The kakungu are large masks around 84 centimeters high. They are characterized by their inflated cheeks, a prominent chin, and massive features. The basic colors used red and white each having their own meanings. The red meaning blood, vengeance, and evil, and white meaning blessings and health. It is made of soft wood called mengela or m'tsenga, and covered with skins of larger animals and full length raffia fringe strips.

The kakungu is considered the oldest and most powerful mask-charm. It is owned and worn by the charm specialist of the initiation camps. It is also used to ward off any person harboring evil intentions away from the camp. They appear during the day of circumcision, day of departure from the camp, and occasionally during a time of crisis, like to cure an initiate of infection or drive away a threatening storm. The kakungu has great jumping abilities that can make them travel fast between villages.

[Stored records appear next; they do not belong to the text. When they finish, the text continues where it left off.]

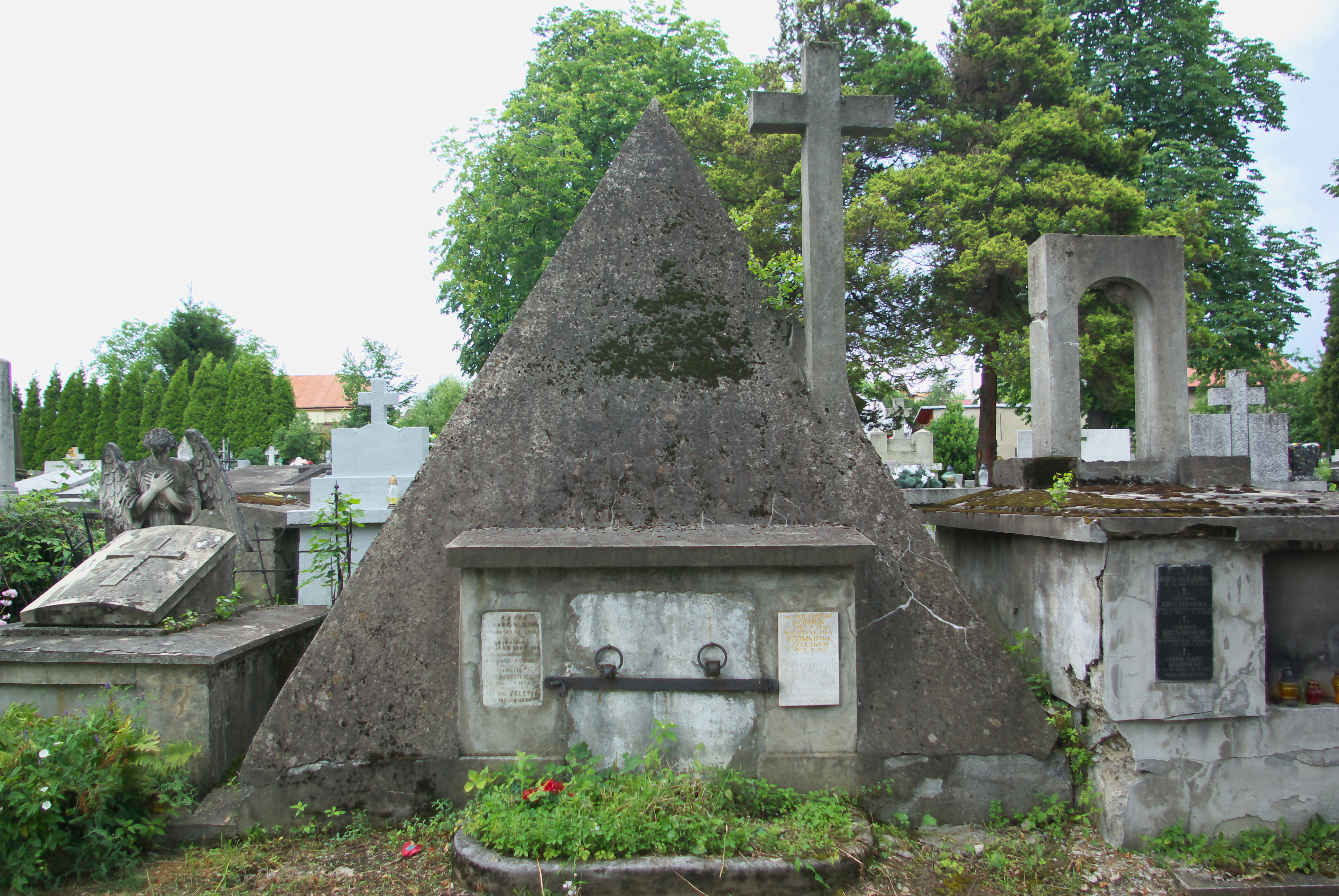 Grobowiec rodziny Szomek i Pajączkowski na Cmentarzu Centralnym w Sanoku.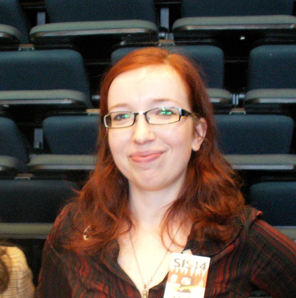 Tinet Elmgren, på SIS 2014.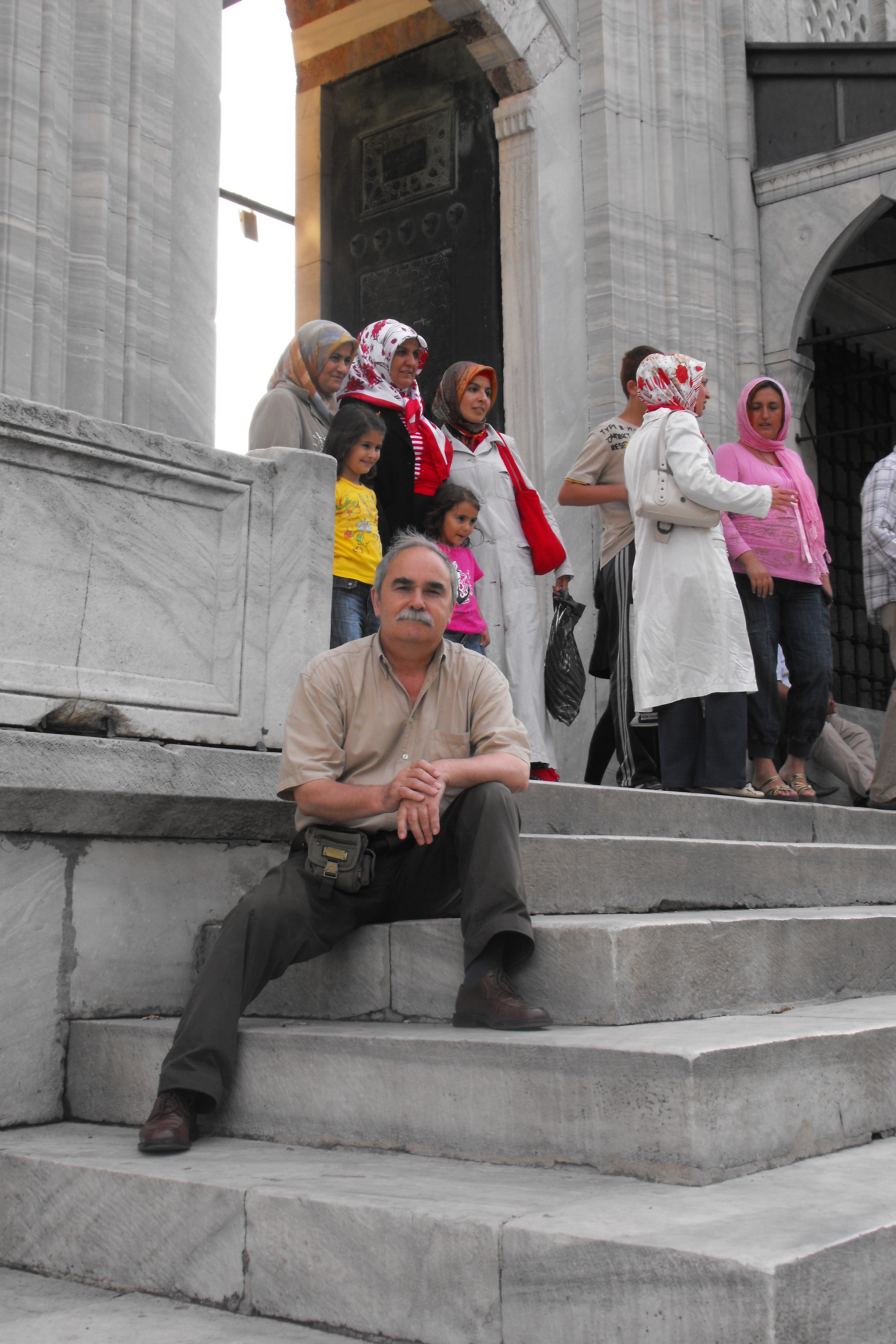 Michał Mońko w swoim ukochanym Stambule.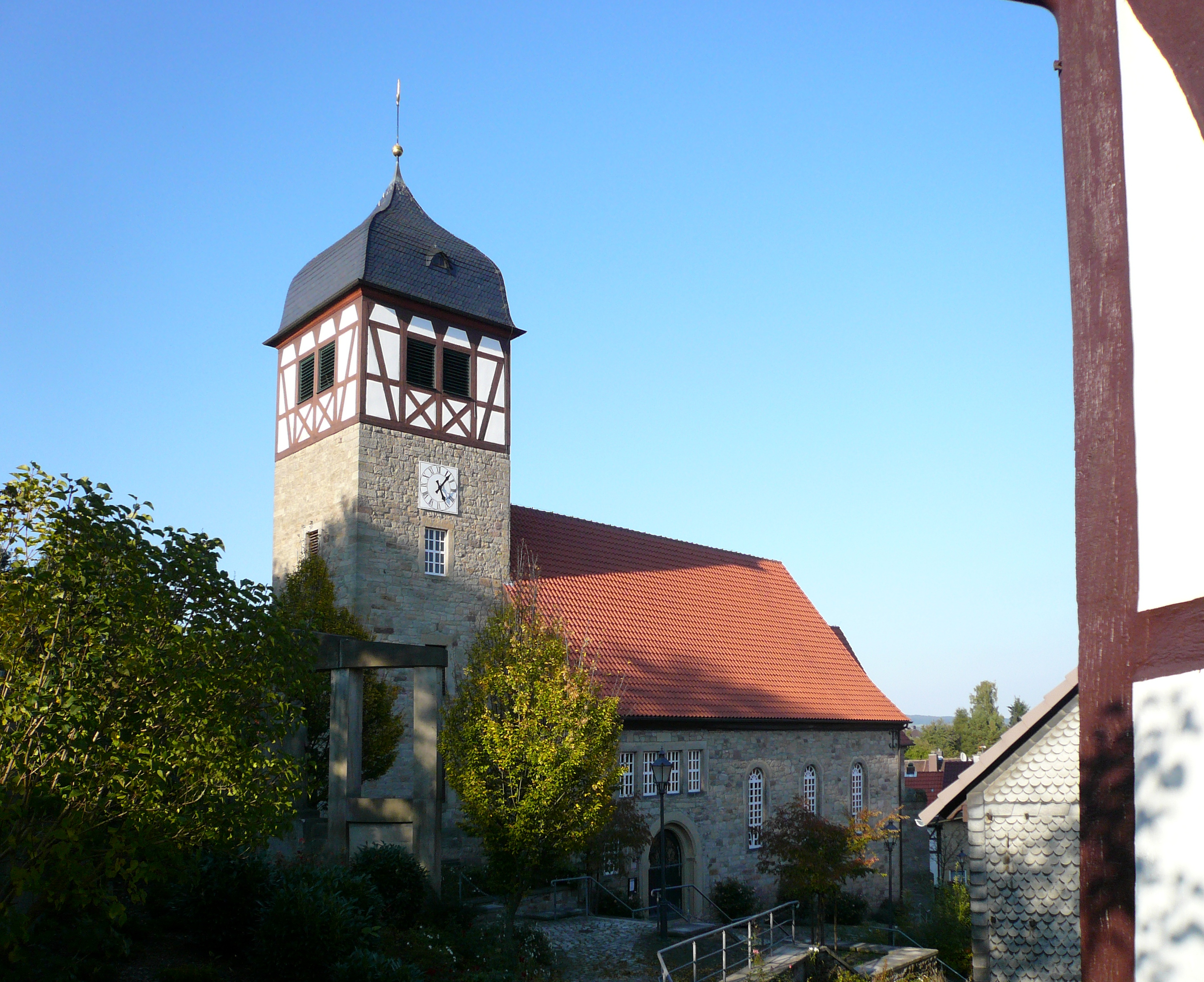 Ev.-luth. Kirche St. Martini in Adelebsen, Landkreis Göttingen, Niedersachsen. Langhaus im Kern mittelalterlich, Turm 1796 neu errichtet, Fachwerkaufsatz und Turmhaube um 1900

Before 2022, no masks of this type were present in Congo. The Belgian King Philppe handed a Kakungu mask originally in the Royal Museum for Central Africa to the Musée National de Kinshasa when he was visiting the country in June 2022.

=== M-bawa mask ===
The m-bawa mask is constructed from vines bound into a spherical structure then covered with raffia cloth. Its diameter is 100 centimeters around the head. There are two horns attached to the top either made of wood or actual animal horns. On the horns they paint white spots. Its appearance is associated with the mighty buffalo. They're used on the day of circumcision for the initiation, the going-out of the camp, and the breaking of food restriction. It doesn't often come out with the kakungu mask. It is also known for warding off rain, detecting pregnant women, terrorize, and control anti-social behavior, like the kakungu.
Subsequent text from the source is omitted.